Canadian ice hockey player

Joseph Francis Richard Sévigny (born April 11, 1957) is a Canadian former professional ice hockey goaltender who played for the Montreal Canadiens and Quebec Nordiques in the National Hockey League (NHL). He then moved to France to be coach of Chamonix HC (1989–90), Diables Rouges de Briançon (1990–91) and Angers (1994–95), and then returned to the Ligue Nord-Américaine de Hockey. He is noted for being the last Montreal Canadien to wear #33 prior to Patrick Roy.

==Playing career==
Before making the NHL, Sevigny played for 5 different teams. He spent his junior career in the QMJHL with the Granby Vicks and the Sherbrooke Castors. In 1976, Sevigny was selected to the QMJHL West First All-Star Team by playing in 55 games and posting a 3.85 GAA. His strong play made Team Canada notice him and he was selected to play in the 1976 World Junior Ice Hockey Championships where he won a silver medal. Sevigny's play at the international level caught the attention of the Montreal Canadiens and in 1977, he was selected 124th overall in the 1977 NHL amateur draft. The Canadiens also picked seven other goalies creating some competition to join the roster.

In 1978, Sevigny played for the Kalamazoo Wings in the IHL. He played in 35 games and recorded a 3.01 GAA, good enough to be selected to the Second All-Star Team. He then spent the next season in the AHL, with the Springfield Indians, and the Nova Scotia Voyageurs.
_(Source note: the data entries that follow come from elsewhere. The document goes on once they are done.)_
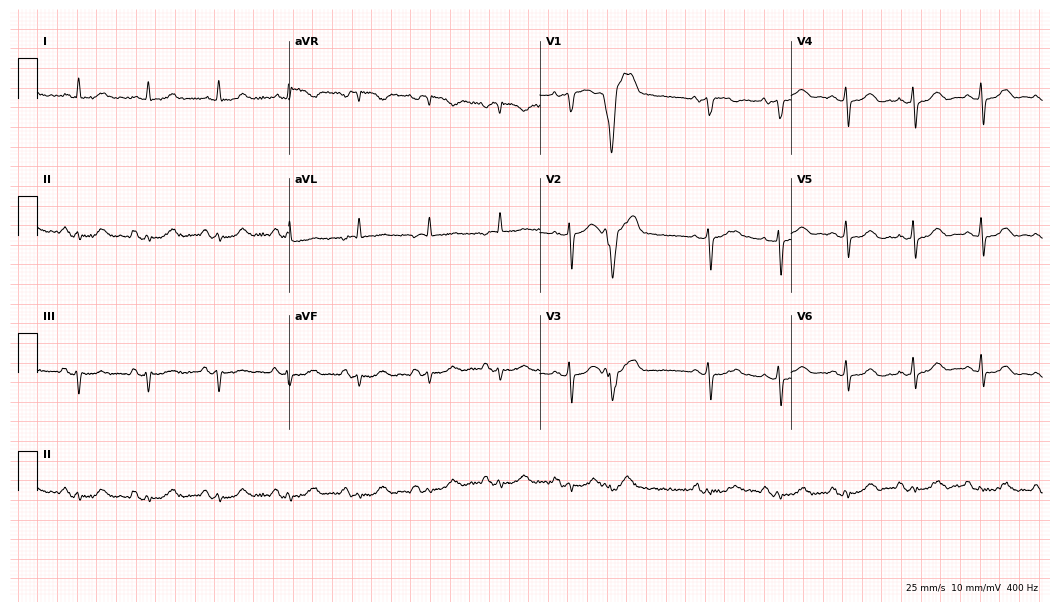
Electrocardiogram, a male, 25 years old. Of the six screened findings (first-degree AV block, right bundle branch block (RBBB), left bundle branch block (LBBB), sinus bradycardia, atrial fibrillation (AF), sinus tachycardia), none is recorded. Other findings, if any, are not listed.
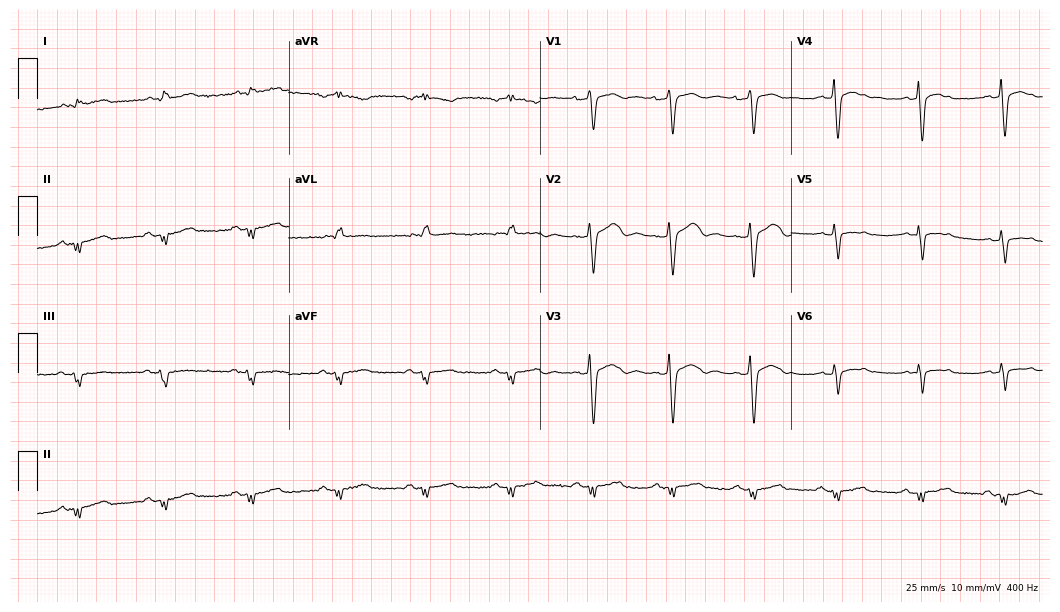
12-lead ECG from a 42-year-old male. No first-degree AV block, right bundle branch block, left bundle branch block, sinus bradycardia, atrial fibrillation or sinus tachycardia recorded for this tracing.
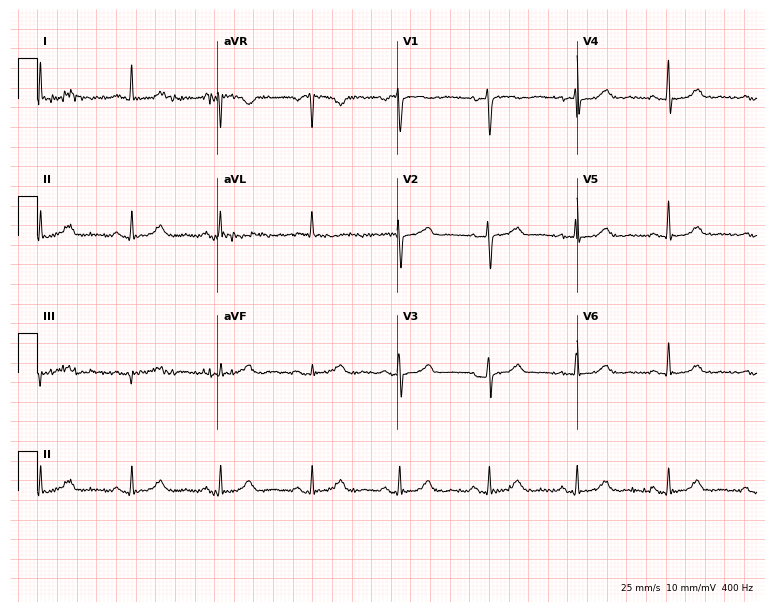
12-lead ECG (7.3-second recording at 400 Hz) from a 67-year-old woman. Labelled as a normal ECG.
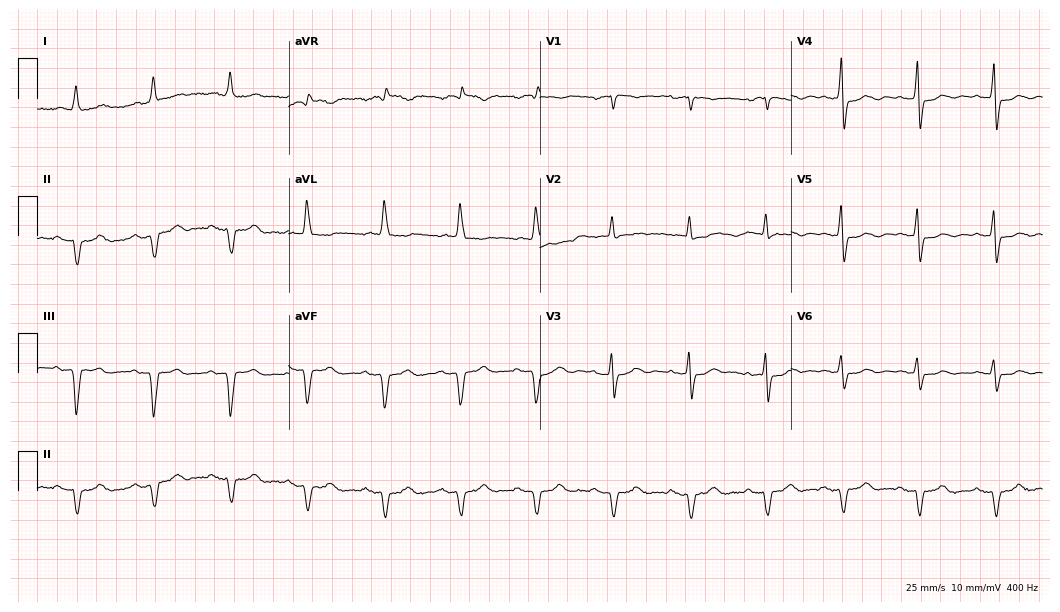
Electrocardiogram, a 77-year-old male. Of the six screened findings (first-degree AV block, right bundle branch block, left bundle branch block, sinus bradycardia, atrial fibrillation, sinus tachycardia), none is recorded. Only these six findings were labelled.
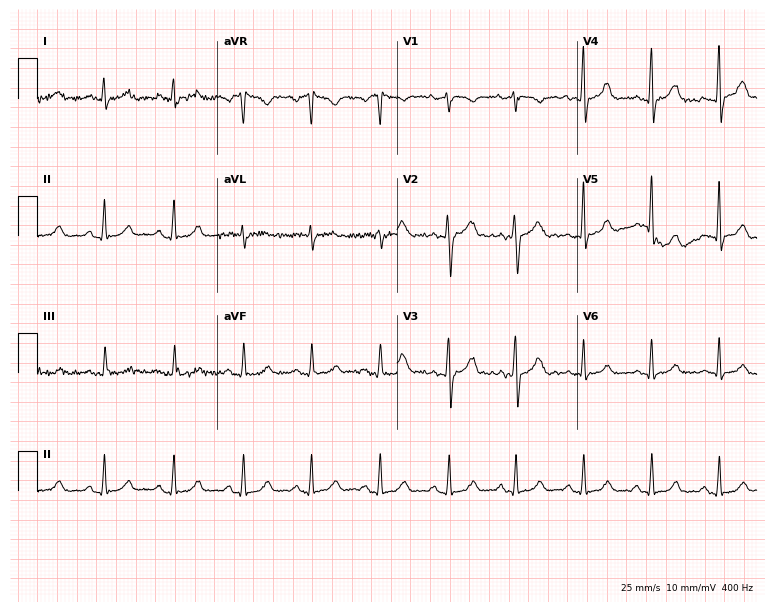
Standard 12-lead ECG recorded from a 36-year-old man. None of these six findings is recorded: first-degree AV block, right bundle branch block, left bundle branch block, sinus bradycardia, atrial fibrillation, sinus tachycardia. Findings outside these six are not listed.

In the 1979 Stanley Cup Final, Michel Larocque was scheduled to start game two. Larocque was injured during the pre-game warm up and Sevigny was dressed as a backup in his place. The Canadiens would win that year and Sevigny's name was engraved on the Stanley Cup before ever playing an NHL game.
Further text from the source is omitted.